O Supremo Tribunal Federal consolidou essa limitação no Tema 485 da repercussão geral. A regra é que o Judiciário não substitua a banca para reexaminar o conteúdo das questões ou os critérios de correção. A exceção ocorre quando há ilegalidade ou inconstitucionalidade

Por isso, uma coisa é discordar da avaliação técnica da banca. Outra é demonstrar, por documentos, que a banca aplicou critério incompatível com o edital ou com o próprio enunciado da questão.

Essa diferença é decisiva para quem pretende questionar judicialmente uma eliminação.

Isso aconteceu com você? Se a sua nota caiu porque o espelho exigiu conteúdo diferente do enunciado, a análise da prova, do espelho e do recurso administrativo pode indicar se existe um vício objetivo na correção. Fale com um advogado especialista

O que aconteceu no concurso para delegado do Piauí?

O concurso para delegado da Polícia Civil do Piauí é regido pelo Edital nº 01/2025 e tem a Fundação Getulio Vargas como organizadora. A prova discursiva possui 100 pontos, distribuídos entre uma peça profissional e três questões dissertativas.

O edital estabeleceu nota mínima de 33 pontos para a peça profissional e de 27 pontos para a soma das três questões dissertativas. O candidato que não alcançasse qualquer desses mínimos seria eliminado.

No caso analisado pelo TJPI, o candidato obteve 42,50 pontos na peça profissional. Nas três questões dissertativas, recebeu 26,50 pontos, ficando meio ponto abaixo do mínimo.

A controvérsia surgiu na correção de uma questão de Direito Processual Penal. Segundo a decisão divulgada pela Rota Jurídica, o enunciado solicitava a conceituação e a diferenciação de determinadas modalidades de flagrante. Na correção, a banca também considerou o flagrante esperado e descontou dois pontos pela ausência desse conteúdo.

O candidato sustentou que o conteúdo utilizado para o desconto não havia sido solicitado no enunciado. O recurso administrativo foi rejeitado.

A diferença de dois pontos era suficiente para alterar a situação do candidato. Com a pontuação questionada, a nota das questões passaria de 26,50 para 28,50, superando o mínimo de 27 pontos.

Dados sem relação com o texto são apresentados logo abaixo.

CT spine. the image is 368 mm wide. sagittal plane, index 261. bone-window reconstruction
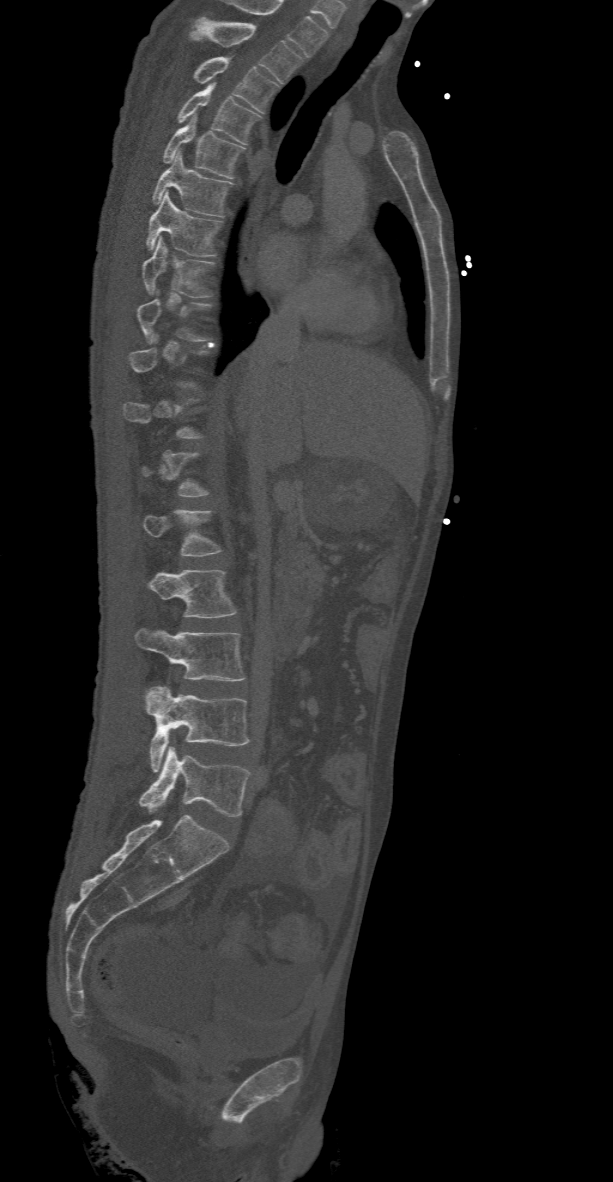 Coordinates as <box>x1,y1,x2,y2</box>.
Each vertebra is boxed only on the slices from the first to the last where its cross-section reaches a third of its largest, so a slice outside that range leaves it unboxed.
Vertebra bounding boxes:
- T2: <box>188,16,303,83</box>
- T3: <box>192,57,281,111</box>
- T4: <box>176,82,263,145</box>
- T5: <box>162,114,246,178</box>
- T6: <box>151,152,234,216</box>
- T7: <box>146,191,222,256</box>
- T8: <box>141,236,216,296</box>
- T9: <box>137,289,213,342</box>
- L1: <box>141,509,222,556</box>
- L2: <box>146,569,237,618</box>
- L3: <box>134,627,246,681</box>
- L4: <box>143,686,251,771</box>
- L5: <box>138,746,248,816</box>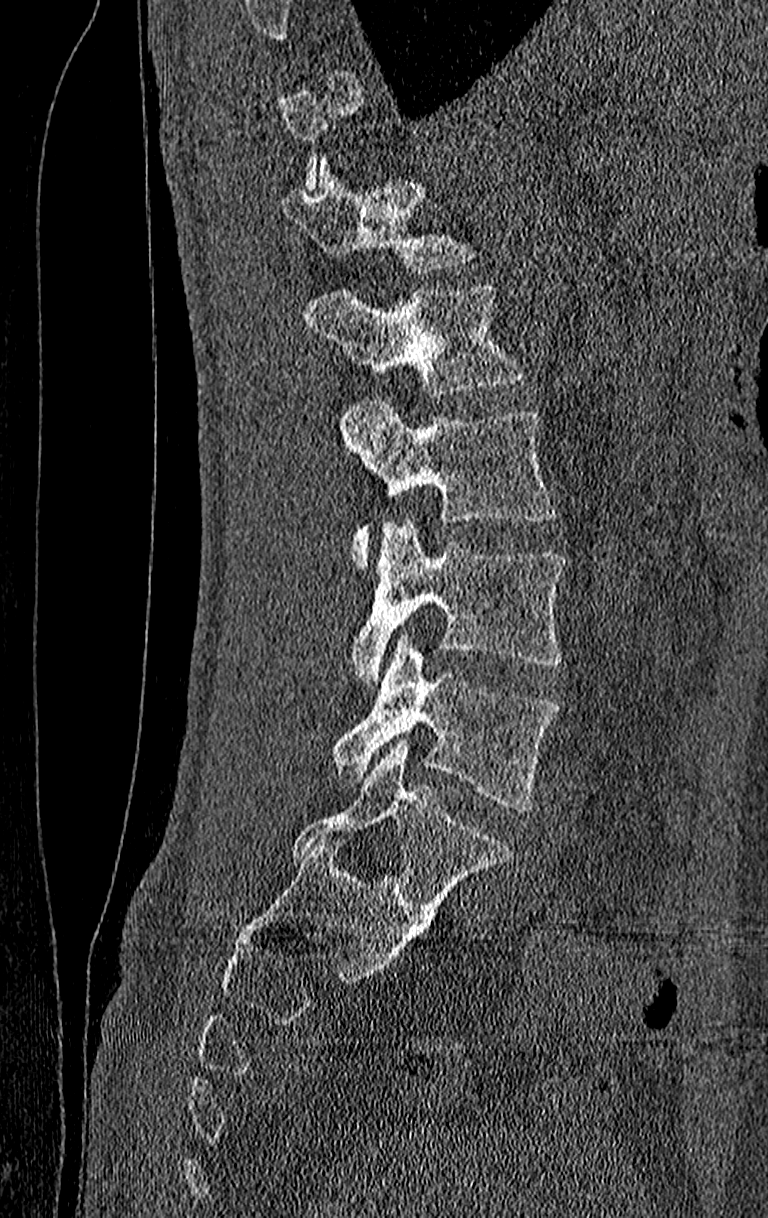
CT, spine — sagittal view — 768x1218 px
Each box is [x1, y1, x2, y2] in pixels: top-left corner, then bottom-right corner.
A vertebra gets a box only on the slices from the first to the last where its cross-section is at least a third of its largest; on a slice outside that range it gets none.
This scan's labels start at T11 at the top and end at L4 at the bottom.
{"vertebrae":{"L4":[331,634,561,812],"L3":[350,520,565,684],"L2":[339,400,557,570],"L1":[306,283,524,396],"T12":[280,160,473,271]}}

A decisão determinou que o candidato fosse mantido no concurso sub judice e tivesse acesso às fases seguintes. Também determinou nova análise da prova discursiva e do recurso administrativo pela FGV e pelo Estado do Piauí.

O espelho de correção precisa ser confrontado com o enunciado?

O espelho de correção é um dos principais documentos para quem pretende verificar se houve erro na avaliação. Ele permite identificar os critérios utilizados pela banca para atribuir ou retirar pontos.

No concurso de delegado do Piauí, o edital prevê critérios específicos para a avaliação da prova discursiva e determina a divulgação do espelho de correção.

O candidato que suspeita de erro deve comparar quatro documentos. O primeiro é o enunciado. O segundo é o espelho de correção. O terceiro é a resposta apresentada. O quarto é a nota atribuída em cada critério.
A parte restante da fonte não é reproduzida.